● What you should do
Print each record that follows exactly, leaving the pictures behind.

● Data excerpts

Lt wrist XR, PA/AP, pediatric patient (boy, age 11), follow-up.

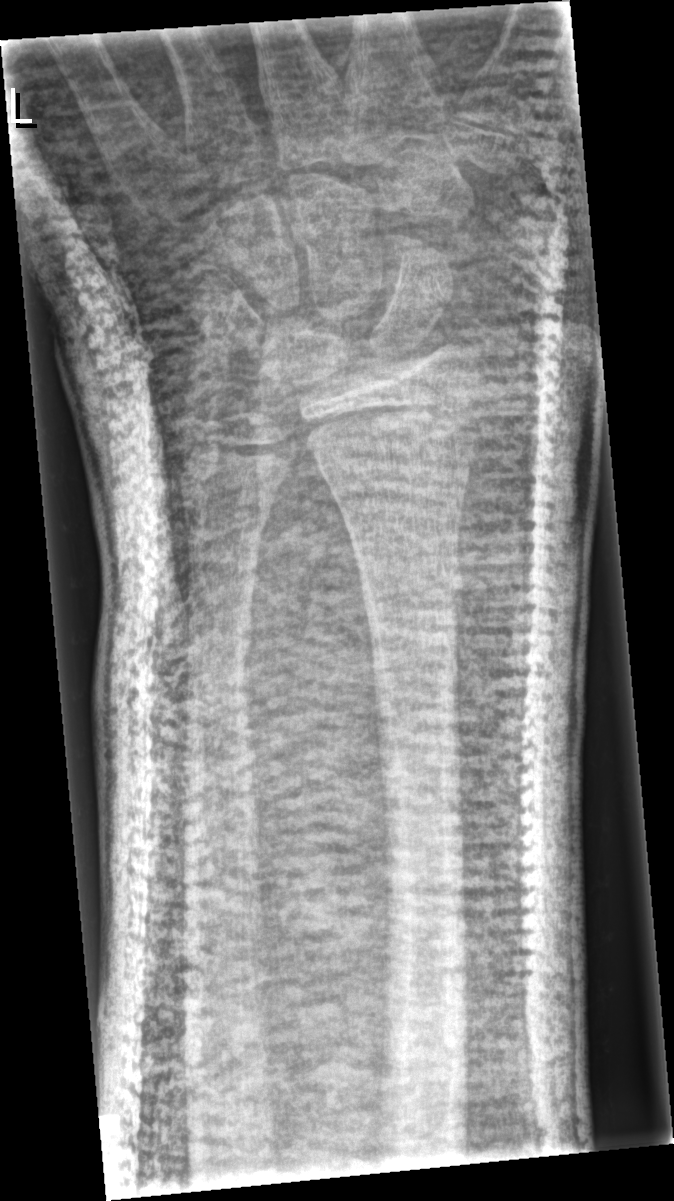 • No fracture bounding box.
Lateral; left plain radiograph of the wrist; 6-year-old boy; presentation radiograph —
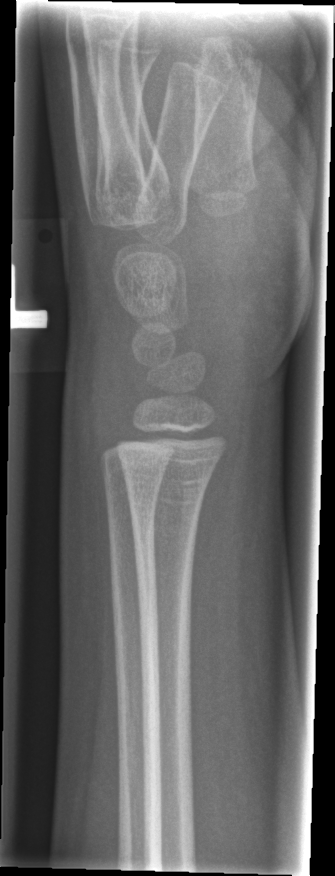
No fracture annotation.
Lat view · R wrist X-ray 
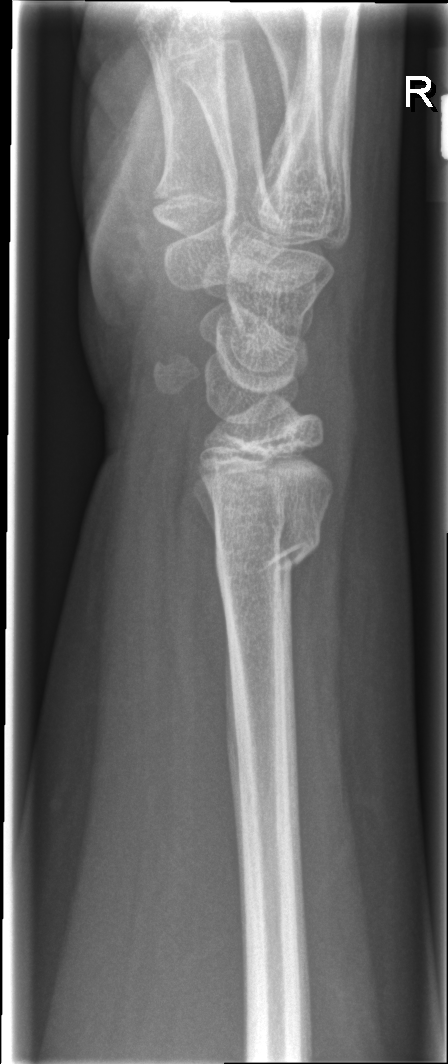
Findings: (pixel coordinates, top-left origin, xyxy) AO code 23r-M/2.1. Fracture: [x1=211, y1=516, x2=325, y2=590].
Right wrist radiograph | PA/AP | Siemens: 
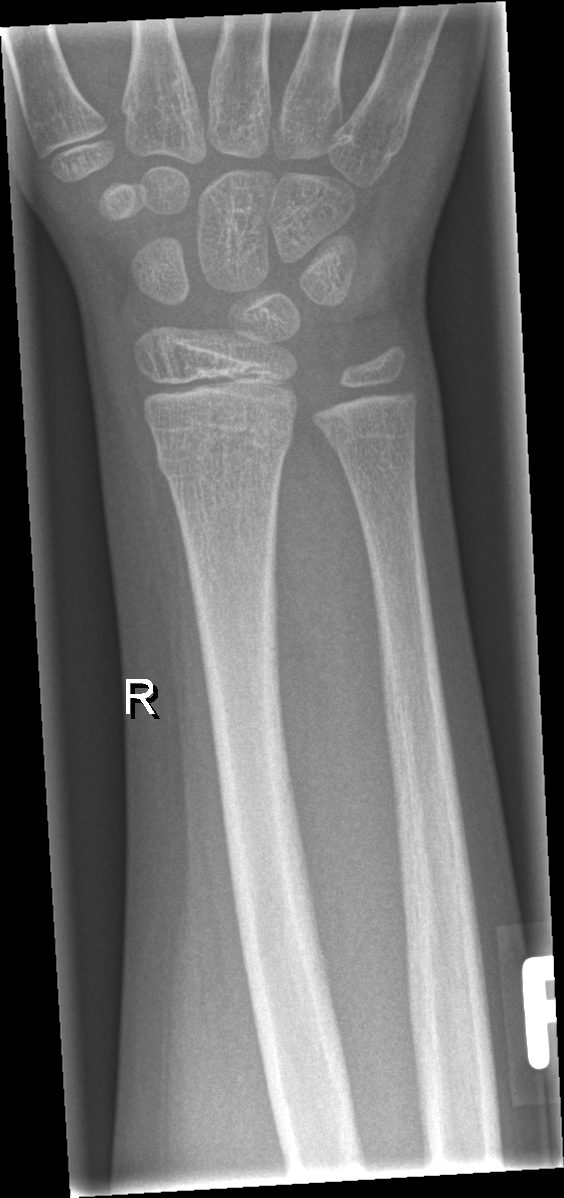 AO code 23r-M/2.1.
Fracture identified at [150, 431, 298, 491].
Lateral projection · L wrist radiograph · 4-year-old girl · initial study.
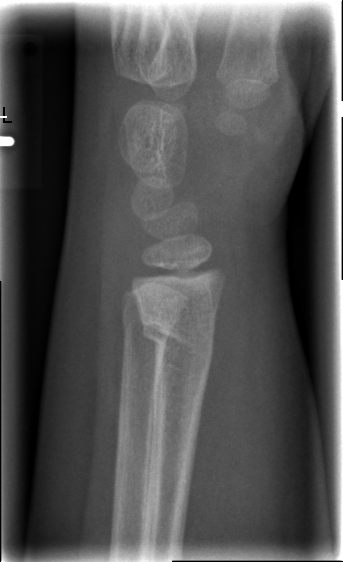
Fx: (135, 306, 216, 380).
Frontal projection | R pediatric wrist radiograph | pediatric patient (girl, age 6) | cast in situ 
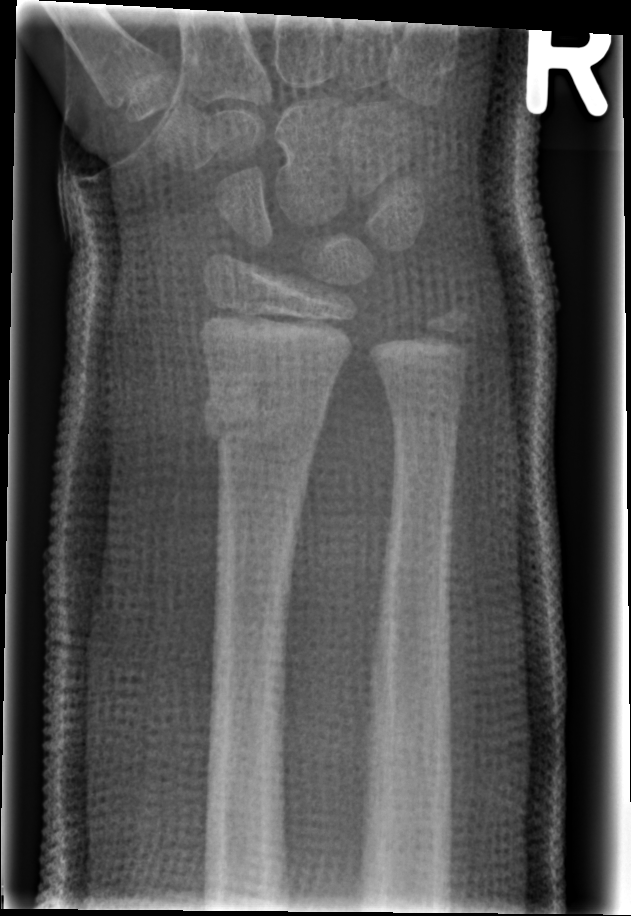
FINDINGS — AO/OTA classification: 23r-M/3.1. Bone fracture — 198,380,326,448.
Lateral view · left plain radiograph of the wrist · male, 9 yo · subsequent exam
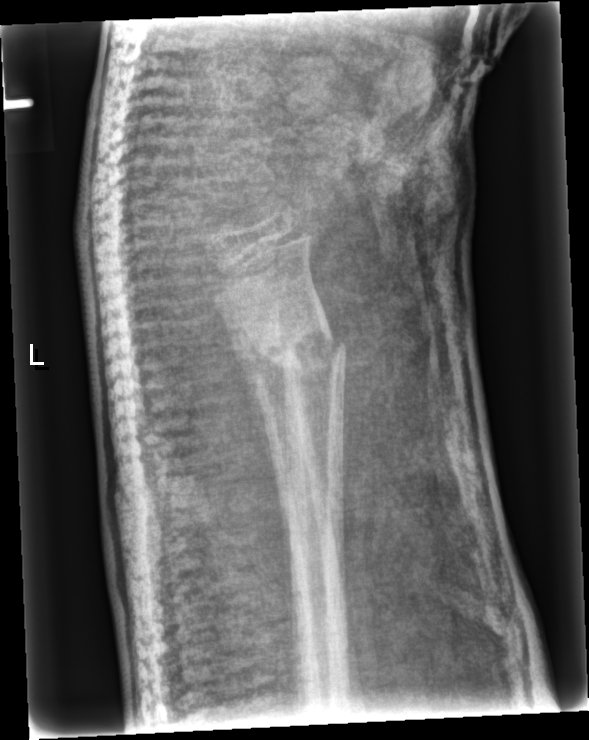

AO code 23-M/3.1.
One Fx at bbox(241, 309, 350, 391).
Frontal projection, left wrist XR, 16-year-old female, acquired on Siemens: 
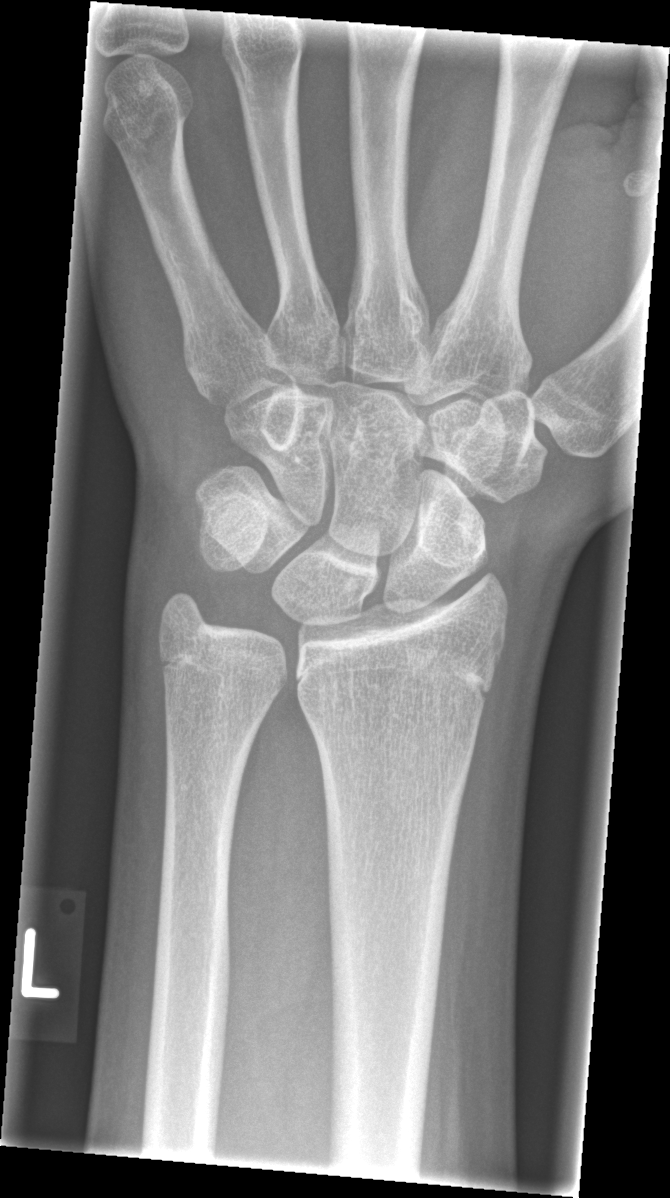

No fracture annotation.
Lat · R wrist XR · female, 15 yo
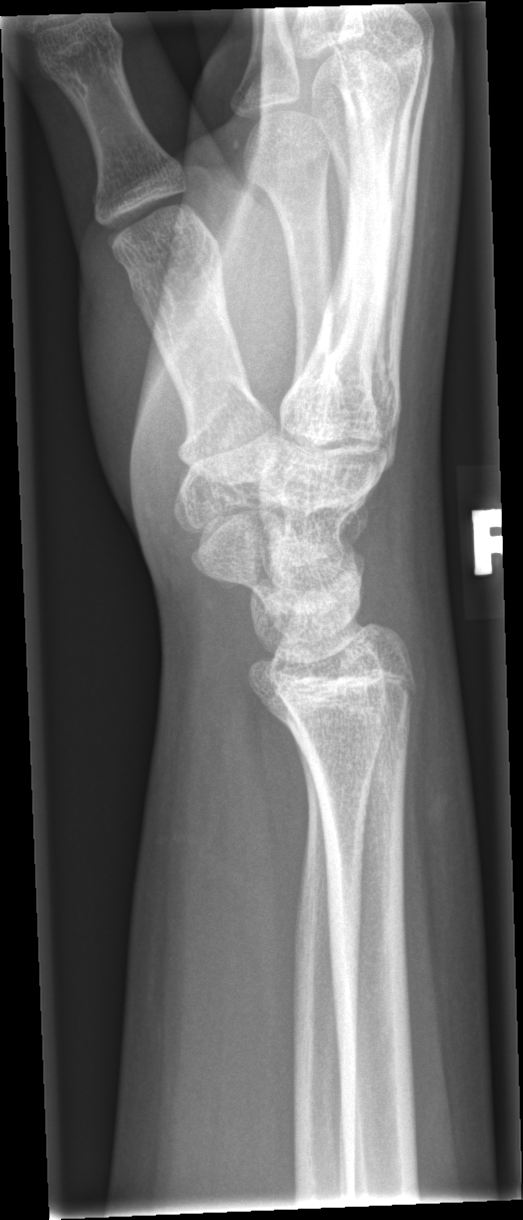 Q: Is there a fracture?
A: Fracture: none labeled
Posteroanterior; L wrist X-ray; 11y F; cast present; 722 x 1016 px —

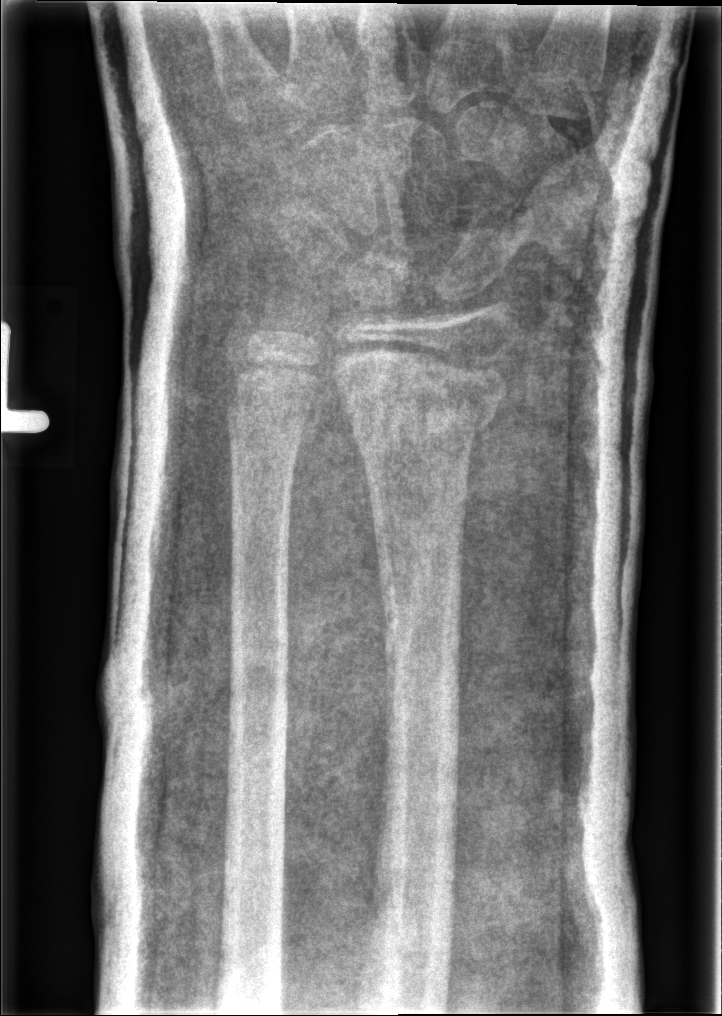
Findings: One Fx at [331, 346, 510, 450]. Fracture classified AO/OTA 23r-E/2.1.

● Written response
Lt wrist XR, PA/AP, pediatric patient (boy, age 11), follow-up.

 • No fracture bounding box.
Lateral; left plain radiograph of the wrist; 6-year-old boy; presentation radiograph —
No fracture annotation.
Lat view · R wrist X-ray 
Findings: (pixel coordinates, top-left origin, xyxy) AO code 23r-M/2.1. Fracture: [x1=211, y1=516, x2=325, y2=590].
Right wrist radiograph | PA/AP | Siemens: 
 AO code 23r-M/2.1.
Fracture identified at [150, 431, 298, 491].
Lateral projection · L wrist radiograph · 4-year-old girl · initial study.
Fx: (135, 306, 216, 380).
Frontal projection | R pediatric wrist radiograph | pediatric patient (girl, age 6) | cast in situ 
FINDINGS — AO/OTA classification: 23r-M/3.1. Bone fracture — 198,380,326,448.
Lateral view · left plain radiograph of the wrist · male, 9 yo · subsequent exam

AO code 23-M/3.1.
One Fx at bbox(241, 309, 350, 391).
Frontal projection, left wrist XR, 16-year-old female, acquired on Siemens: 

No fracture annotation.
Lat · R wrist XR · female, 15 yo
 Q: Is there a fracture?
A: Fracture: none labeled
Posteroanterior; L wrist X-ray; 11y F; cast present; 722 x 1016 px —

Findings: One Fx at [331, 346, 510, 450]. Fracture classified AO/OTA 23r-E/2.1.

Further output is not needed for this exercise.